ESTIMATION OF FUNCTIONAL DERIVATIVES
成果类型:
Article
署名作者:
Hall, Peter; Mueller, Hans-Georg; Yao, Fang
署名单位:
University of Melbourne; University of California System; University of California Davis; University of Toronto
刊物名称:
ANNALS OF STATISTICS
ISSN/ISSBN:
0090-5364
DOI:
10.1214/09-AOS686
发表日期:
2009
页码:
3307-3329
关键词:
regression
sample
tools
摘要:
Situations of a functional predictor paired with a scalar response are increasingly encountered in data analysis. Predictors are often appropriately modeled as square integrable smooth random functions. Imposing minimal assumptions on the nature of the functional relationship, we aim to estimate the directional derivatives and gradients of the response with respect to the predictor functions. In statistical applications and data analysis, functional derivatives provide a quantitative measure of the often intricate relationship between changes in predictor trajectories and those in scalar responses.
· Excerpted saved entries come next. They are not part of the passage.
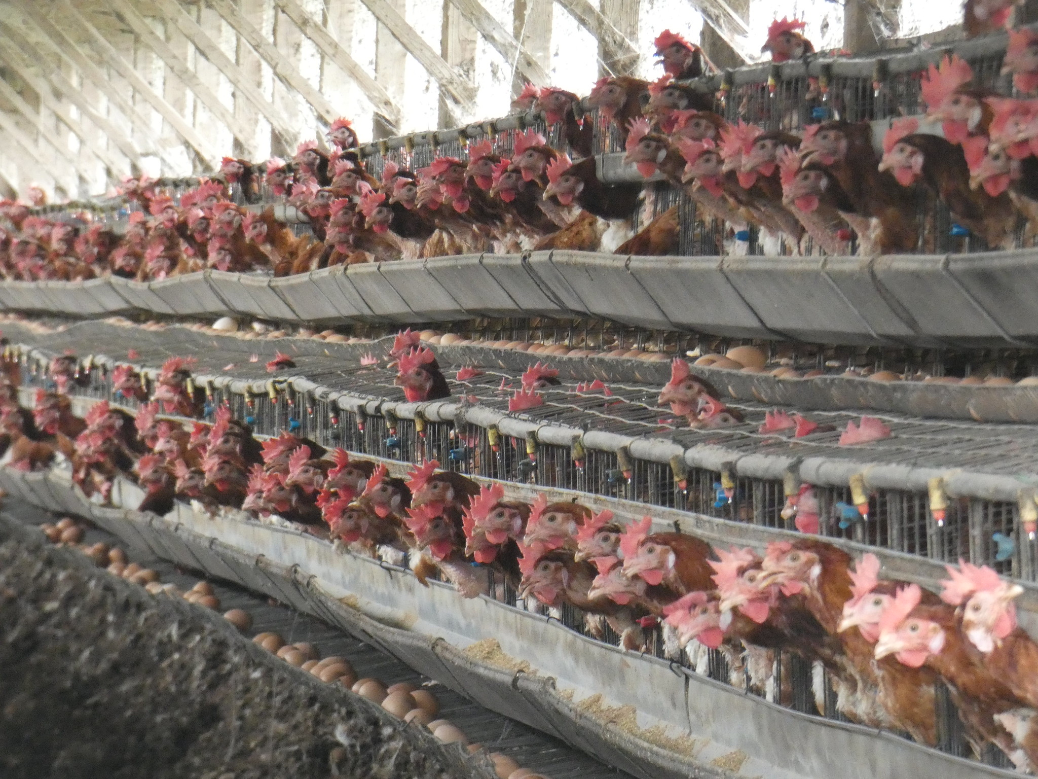 日本ではケージ飼育が主流 一羽当たりＢ４程度のスペースで飼育される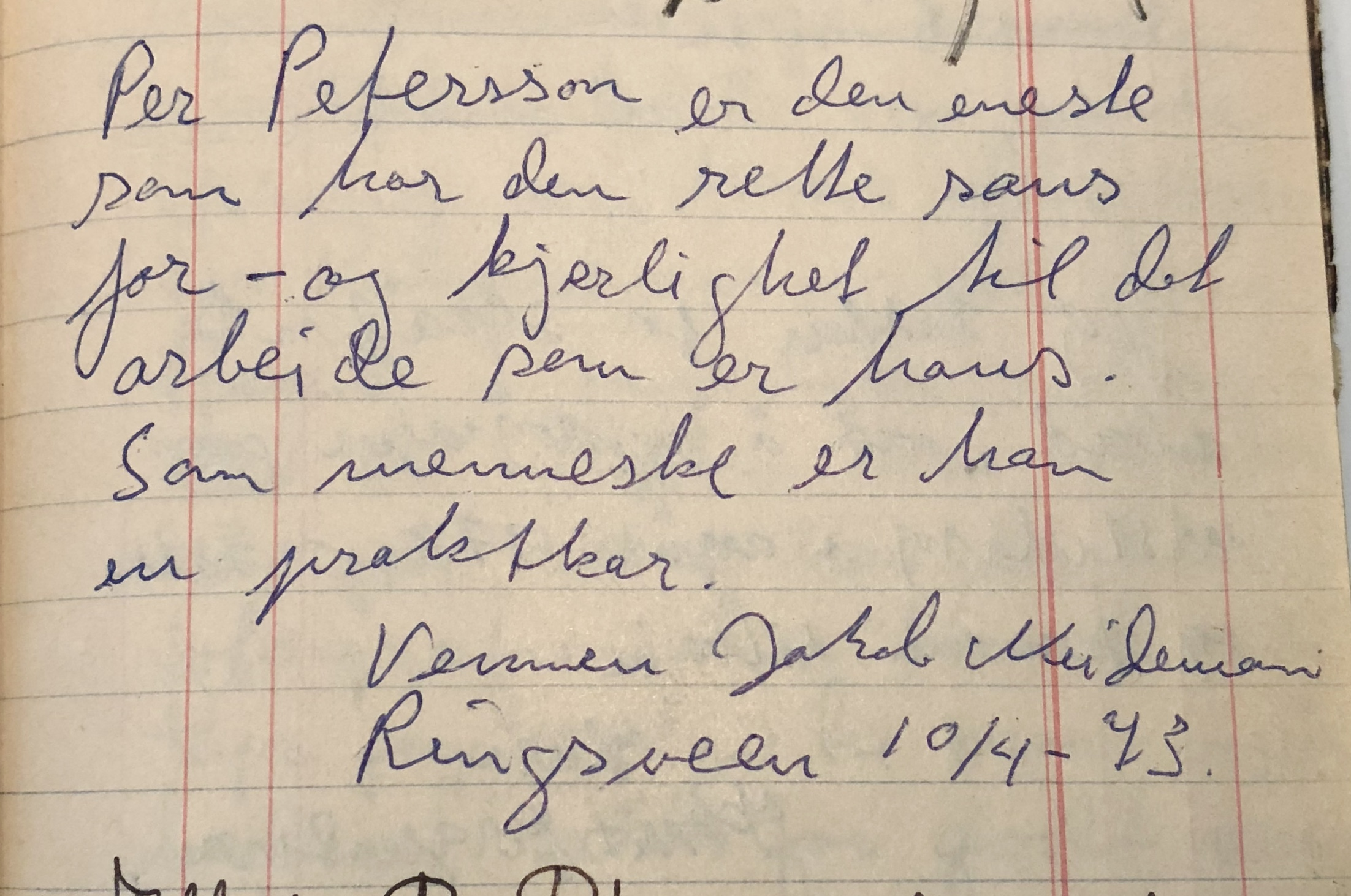 Personlig hilsen fra kunstneren Jakob Weidemann til fotograf Per Petersson, 10. april 1973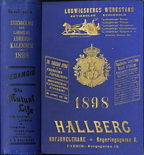 Stockholms adresskalender för 1898 (pärm)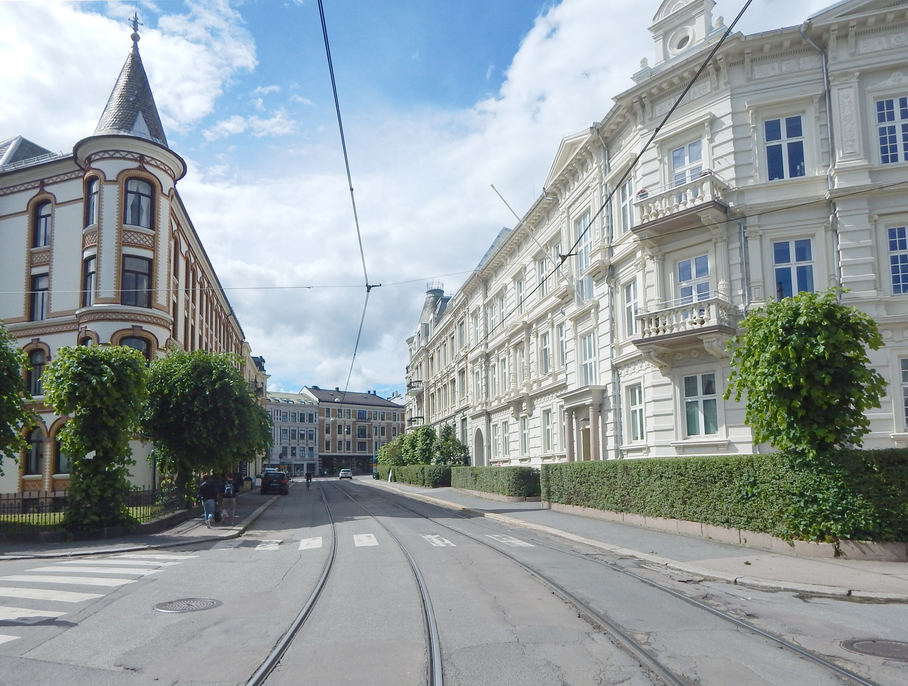 Riddervolds gate mot Riddervolds plass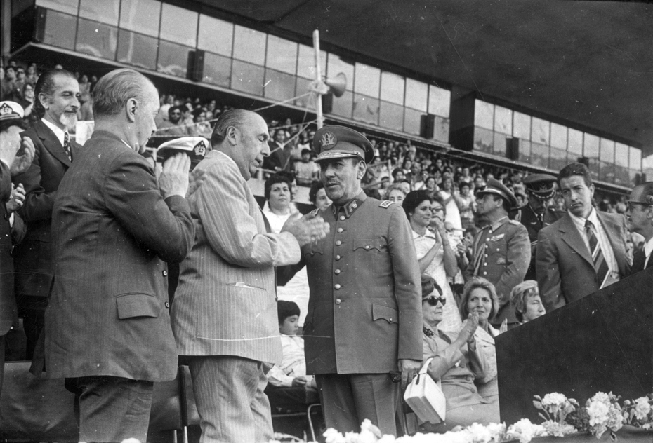 06/12/1972. Pablo Neruda durante la ceremonia de reconocimiento público que se realizó en el estadio nacional, luego de volver al país procedente de europa. Aparece junto al General Carlos Prats vice presidente de Chile y, otras autoridades civiles. Al fondo a la izquierda aparece el ministro de defensa Sr. José Toha.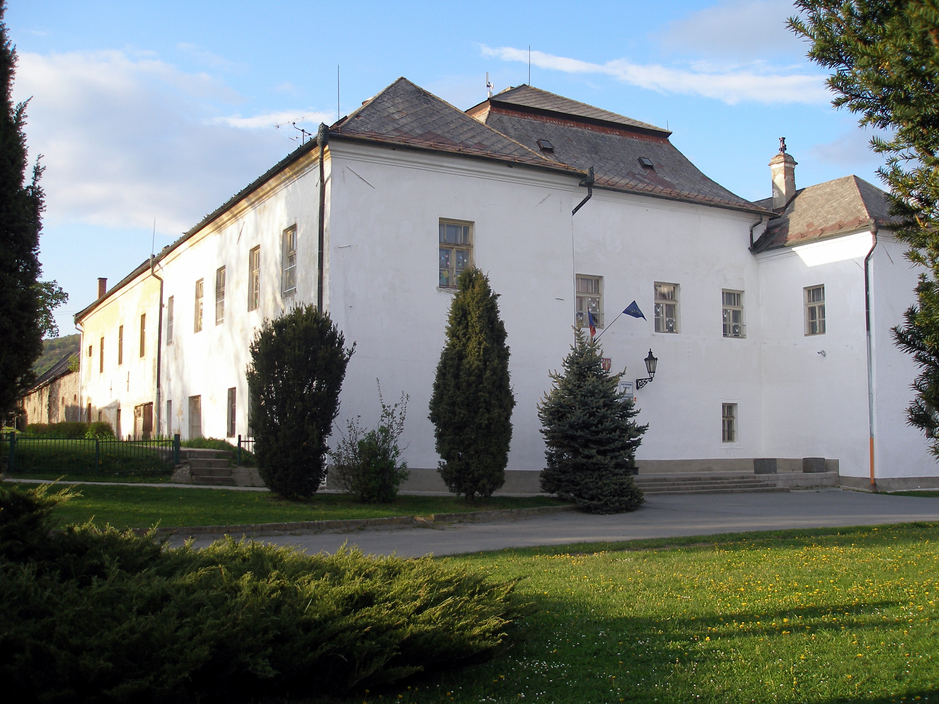 Obec Fintice okres Prešov región Šariš.Renesančný štvorkrídlový kaštieľ z prvej polovice 17.storočia v strede obce Fintice.

This approach provides a natural extension of classical gradient fields in vector space and provides directions of steepest descent. We suggest a kernel-based method for the nonparametric estimation of functional derivatives that utilizes the decomposition of the random predictor functions into their eigenfunctions. These eigenfunctions define a canonical set of directions into which the gradient field is expanded. The proposed method is shown to lead to asymptotically consistent estimates of functional derivatives and is illustrated in an application to growth curves.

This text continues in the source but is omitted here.